Audio upgrade: For audio, you might want to consider the Dell Premier Wireless ANC Headset. Any time you can get noise-cancelling, it's good in the home environment. Just be aware that sharp noises, like a dog barking and a TV, aren't usually blocked by noise-cancelling tech. You might also consider an inexpensive pair of Logitech Z207 speakers. And, if you want great voice quality, consider getting a Blue Yeti mic. It's what I use for all my daily Zoom calls.
Printer: There's always a bit of pushback about the need for printers, but if you're working with legal or real estate documents, for example, a printer is necessary. An all-in-one like the Epson ET-2750 is usually the best way to go, and we're big fans of printers that don't need cartridge replacements constantly.
Scanner: When I set up my latest home office, I didn't want a scanner. I reasoned our all-in-one would do the job well enough. But my wife (who is waaay smarter than I) insisted I invest in a document scanner -- and she was right. If you're buying a home or dealing with legal or health documents, there are so many scans you need to do. Plus, we scan all our appliance manuals, so we can always find them. Two choices are the Epson ES-300W mobile scanner and the ES-865 bulk scanner. The latter can scan entire books in a few minutes.

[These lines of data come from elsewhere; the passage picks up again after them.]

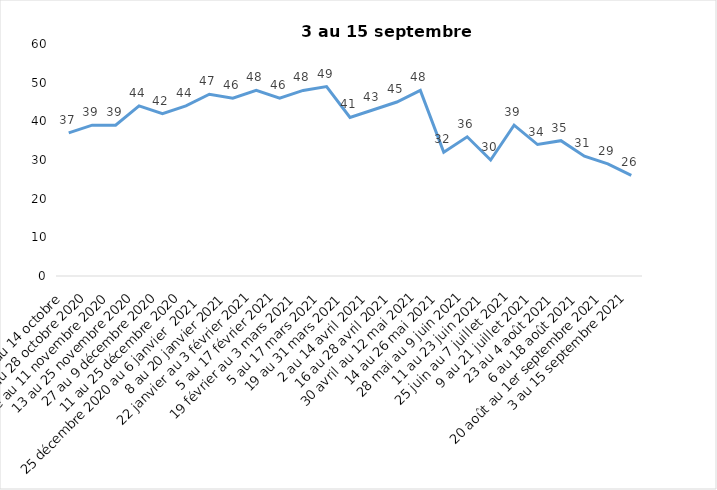
| Category | Toujours aux trois mesures |
|---|---|
| 2 au 14 octobre  | 37 |
| 16 au 28 octobre 2020 | 39 |
| 30 octobre au 11 novembre 2020 | 39 |
| 13 au 25 novembre 2020 | 44 |
| 27 au 9 décembre 2020 | 42 |
| 11 au 25 décembre 2020 | 44 |
| 25 décembre 2020 au 6 janvier  2021 | 47 |
| 8 au 20 janvier 2021 | 46 |
| 22 janvier au 3 février 2021 | 48 |
| 5 au 17 février 2021 | 46 |
| 19 février au 3 mars 2021 | 48 |
| 5 au 17 mars 2021 | 49 |
| 19 au 31 mars 2021 | 41 |
| 2 au 14 avril 2021 | 43 |
| 16 au 28 avril 2021 | 45 |
| 30 avril au 12 mai 2021 | 48 |
| 14 au 26 mai 2021 | 32 |
| 28 mai au 9 juin 2021 | 36 |
| 11 au 23 juin 2021 | 30 |
| 25 juin au 7 juillet 2021 | 39 |
| 9 au 21 juillet 2021 | 34 |
| 23 au 4 août 2021 | 35 |
| 6 au 18 août 2021 | 31 |
| 20 août au 1er septembre 2021 | 29 |
| 3 au 15 septembre 2021 | 26 |

I'm recommending a lot of purchases here, and that can add up fast. Remember: You don't have to upgrade everything at once. I've been upgrading and optimizing my various home offices for about 20 years.
Not sure where to start? Just find one annoyance or something that you've been tolerating, and fix that. When you have another block of time or a few bucks to invest, do it again. After a while, you'll realize your productivity has jumped, your stress has dropped, and your sense of satisfaction has increased considerably. It really is worth it.